Saturday, 14 November 2009

On Sculpture By The Sea


It seems churlish to pretend that 'Sculpture By The Sea' isn't happening, after all it is on my doorstep and the influx of traffic and old ladies into Tamarama is hard to ignore. So whilst it remains a beautiful sun kissed day and I feel generous I might share (or at least take this opportunity to gratuitously inflict some of my photography on my patient readers).


This annual festival fills the beach and cliff tops around my home with everything from the sort of abstract geometric public sculptures that might adorn the forecourt of a municipal office through objects rendered oversized and out of place, like Claes Oldenburg's discarded doodles, to jokey installations that take their meaning from their ocean side location. It's easy to scoff at 'Sculpture by The Sea', God knows I do, but if you open enough oysters you do find the ocassional pearl.

It's futile to seek a theme in SBTS, but two equestrian statues do stand out. One, 'Subterfuge' is an assemblage of industrial rusted cast-iron into the form of a Trojan horse. It has a quiet grace and an enviable place, looking out over the northern tip of Tamarama. The equestrian statue was once the pinnacle of the sculptor's art so it seems fitting two accomplished examples should be here. The second, and stronger work, is Belinda Villani's 'Tribute To A Workshorse' it is a lifesize reed sculpture of a pack horse with a seated rider. It reminds one of the pre-Raphaelite desire to give dignity to labour and might have made William Morris happy. The horse and rider are beautifully modeled, with a quiet muscular dignity. The choice of medium, kind of wicker reed, places it in a pastoral idyll, but at once emphasizes the fragility of that particular mental place.

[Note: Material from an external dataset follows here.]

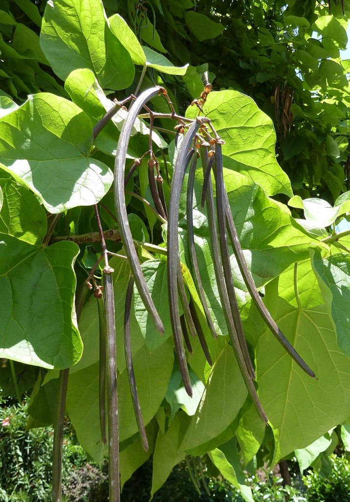 Catalpa bignonioides : Frutos, todavía no del todo maduros - Parque de la Quinta de la Fuente del Berro, calle del Alcalde Saínz de Baranda, Madrid (España).

Tamarama beach is home to a not very classical nude 'Little Boy Lost' by Paul Trefry (which is unintentionally hilariously given a modest pair of Speedos in the shot on the SBTS website). It would be easy to dismiss it as a Ron Mueck impersonation and it is really, but trying a little to hard for empathy with its oversized and manipulative eyes, but on a quiet beach, admittedly that's only possible before about 6AM, it seems to look less for its parents than for a meaning out on the horizon toward which it faces.

Diamond skulls would usually raise my hackles but I found that the early morning light refracting through Phil Hall's 'Dying for a Drink', a large scale piece made from bottles, raised it from its appalling pun of a title. That's the thing with Sculpture by the Sea', if you plonk something down on a beach and wash it in the perfect light of dawn you can forgive it a lot of crimes.

This strip of coast becomes the land of public sculpture for a couple of weeks and often one can only wonder why some works want a place by the sea. One work that deserves it is Stephen King's 'The Eight'. I hope it's not just supposed to be some rowers shouldering their craft. In fact we have a large wooden place that evokes myth and history, it might be ancestors landing for the first time from a distant shore, caryatids from a pre-historic Parthenon or the sculptors of Easter Island finding a new home. These kind of confluences of our collective memory make for powerful art.

The most successful pieces interact with the land and ocean, that's not to say that the annual examples of pieces framing sky and sea or simply clinging to the deeply beautiful cliffs qualify. Some works can make the landscape look and feel new, they work physically and visually rather than conceptually. One work that does this beautifully is Satu Bushnell's 'Transition' are the series of large mirrored beach hits that cling to the stubborn undulations of the cliffs above McKenzie's Bay. During the day their imperfect reflective surface twists the rock even further, knowing that this geology is restive and alive, whilst at dawn they burn with the rising light. They are a brilliantly physical contemplation on light and space and a piece I'd be happy to have here forever.